- RECORD EXTRACTS:
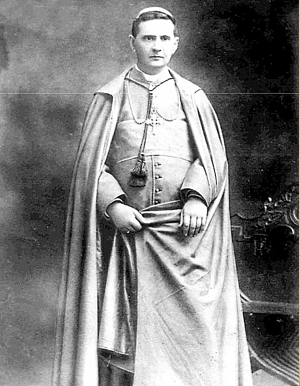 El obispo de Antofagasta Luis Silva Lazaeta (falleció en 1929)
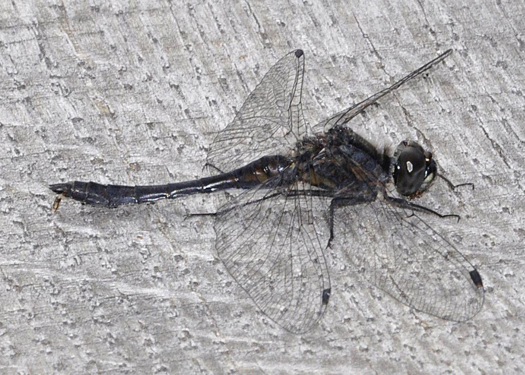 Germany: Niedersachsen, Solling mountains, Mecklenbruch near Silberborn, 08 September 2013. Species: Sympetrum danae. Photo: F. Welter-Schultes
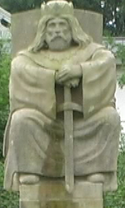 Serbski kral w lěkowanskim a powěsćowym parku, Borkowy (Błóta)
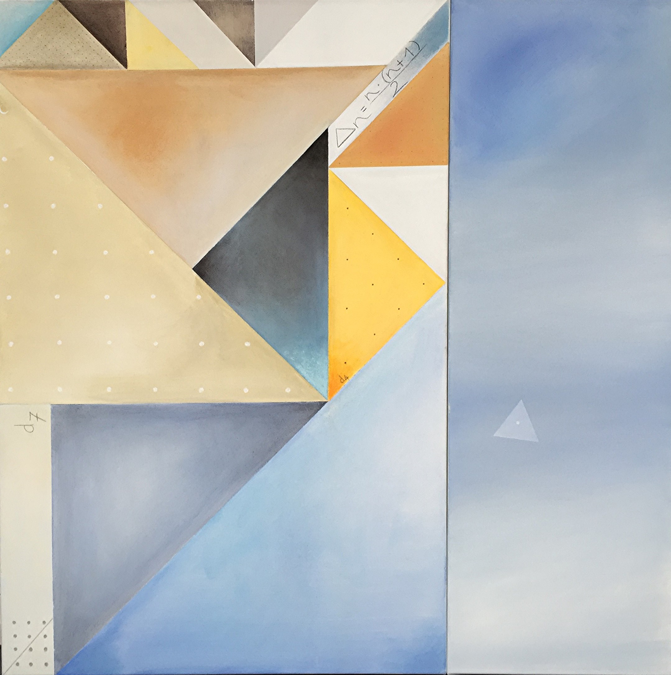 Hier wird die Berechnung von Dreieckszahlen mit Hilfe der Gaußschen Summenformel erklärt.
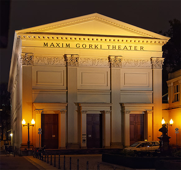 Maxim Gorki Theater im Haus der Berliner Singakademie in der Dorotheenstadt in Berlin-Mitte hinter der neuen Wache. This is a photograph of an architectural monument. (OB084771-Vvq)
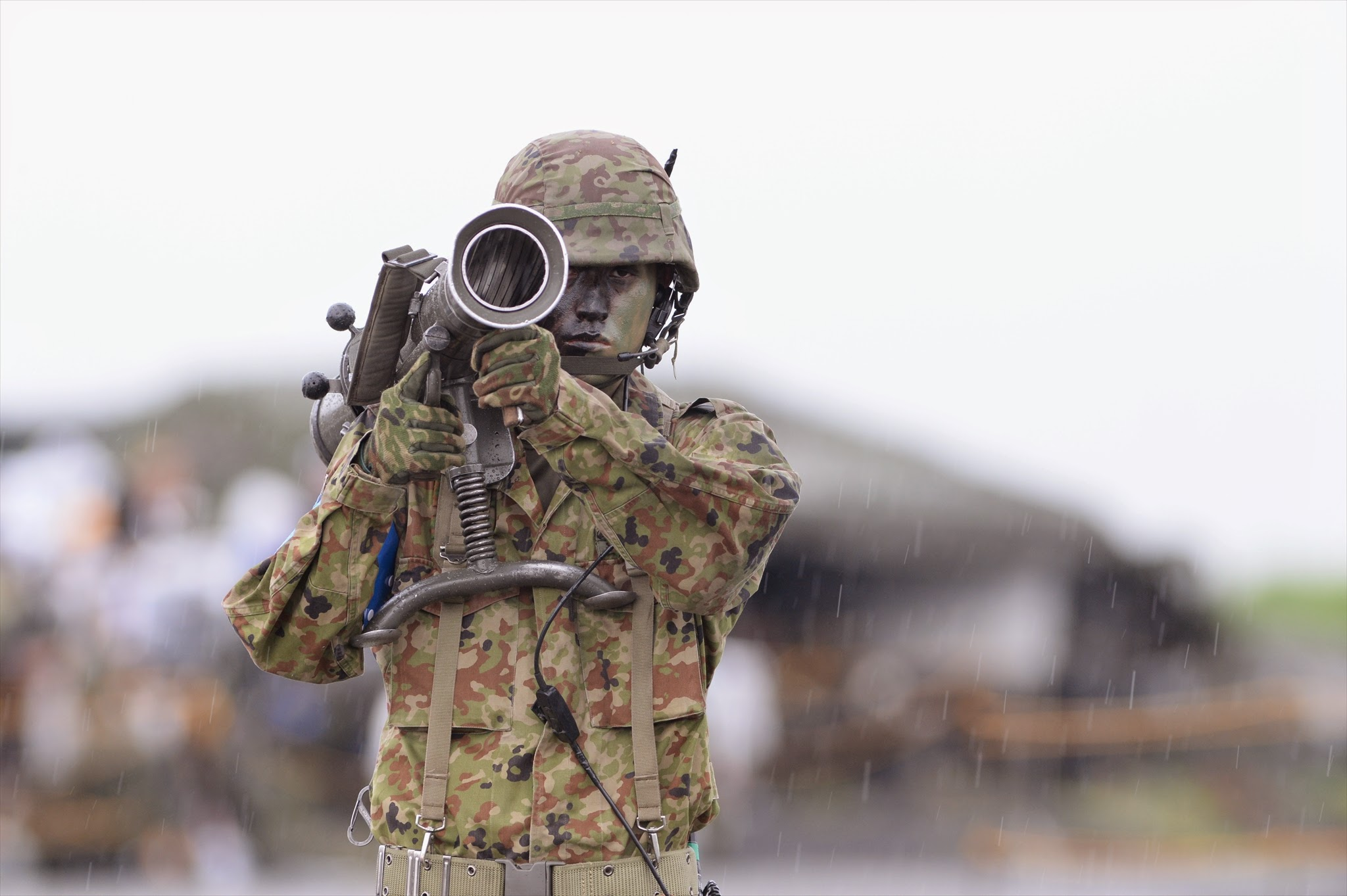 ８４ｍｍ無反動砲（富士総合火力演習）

---

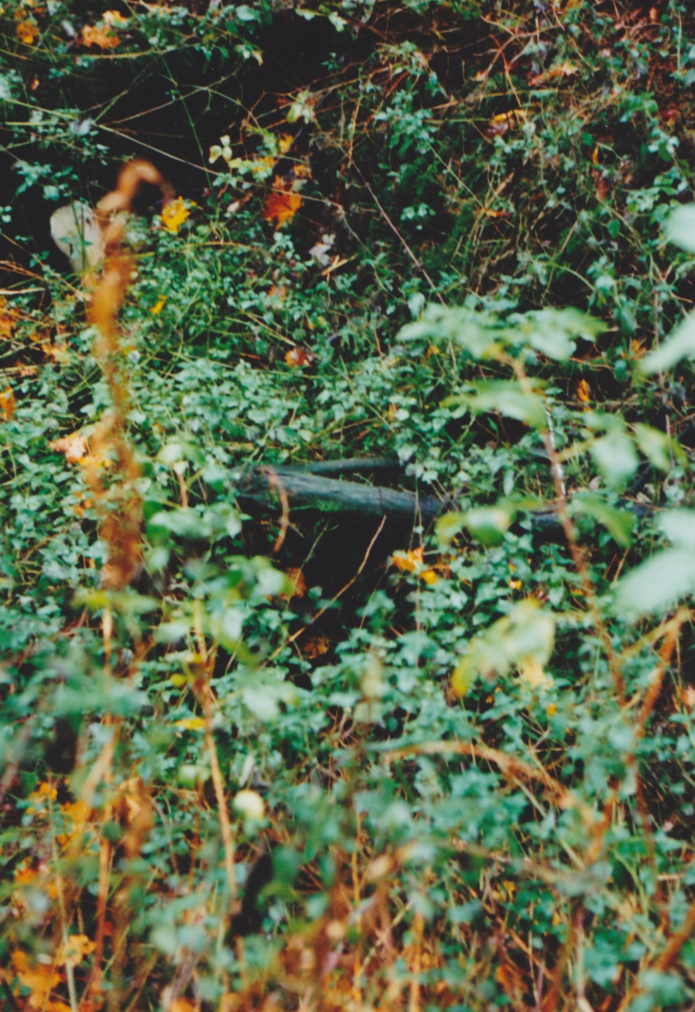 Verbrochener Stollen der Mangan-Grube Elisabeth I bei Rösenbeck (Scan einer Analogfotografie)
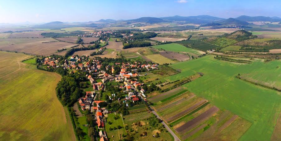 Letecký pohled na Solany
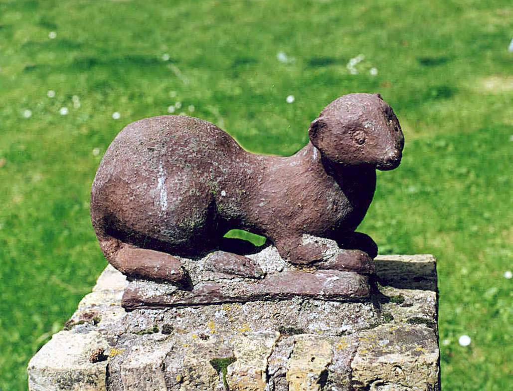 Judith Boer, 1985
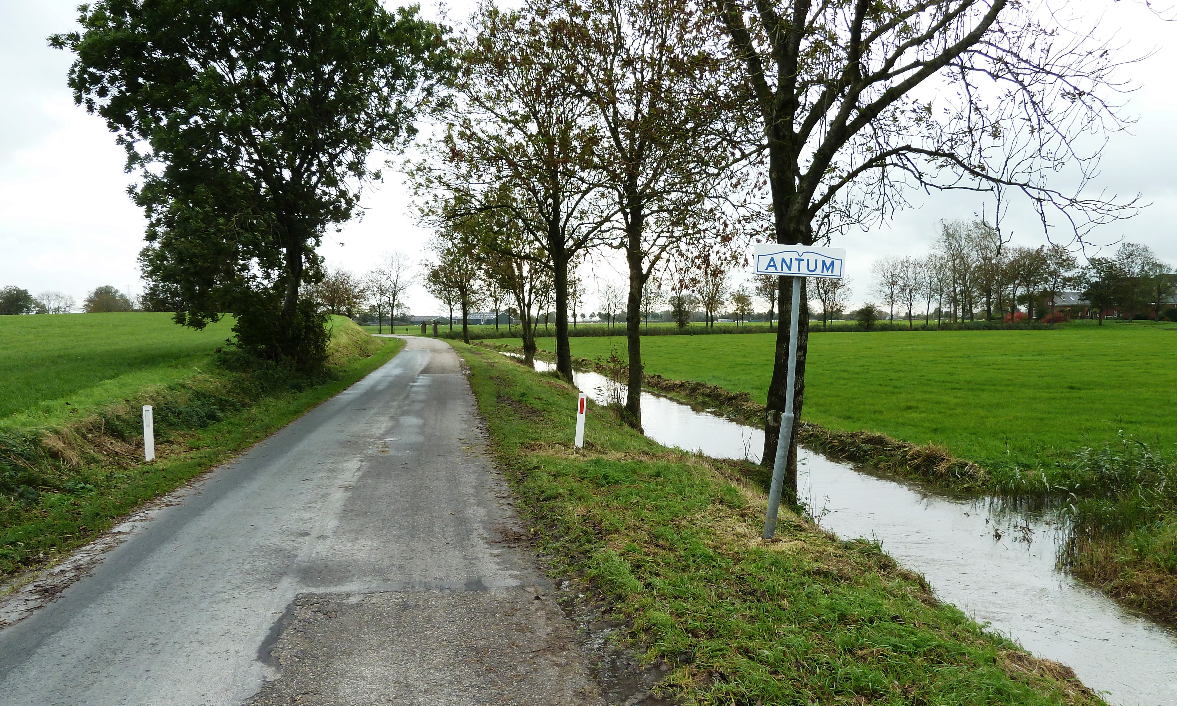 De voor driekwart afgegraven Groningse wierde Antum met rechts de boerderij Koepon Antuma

- ABOUT THIS EXERCISE: What's needed is an exact copy of the lines above from the one with "Germany: Niedersachsen, Solling" through the one with "８４ｍｍ無反動砲（富士総合火力演習）", both included; the pictures stay out.

- EXERCISE RESPONSE:
 Germany: Niedersachsen, Solling mountains, Mecklenbruch near Silberborn, 08 September 2013. Species: Sympetrum danae. Photo: F. Welter-Schultes
 Serbski kral w lěkowanskim a powěsćowym parku, Borkowy (Błóta)
 Hier wird die Berechnung von Dreieckszahlen mit Hilfe der Gaußschen Summenformel erklärt.
 Maxim Gorki Theater im Haus der Berliner Singakademie in der Dorotheenstadt in Berlin-Mitte hinter der neuen Wache. This is a photograph of an architectural monument. (OB084771-Vvq)
 ８４ｍｍ無反動砲（富士総合火力演習）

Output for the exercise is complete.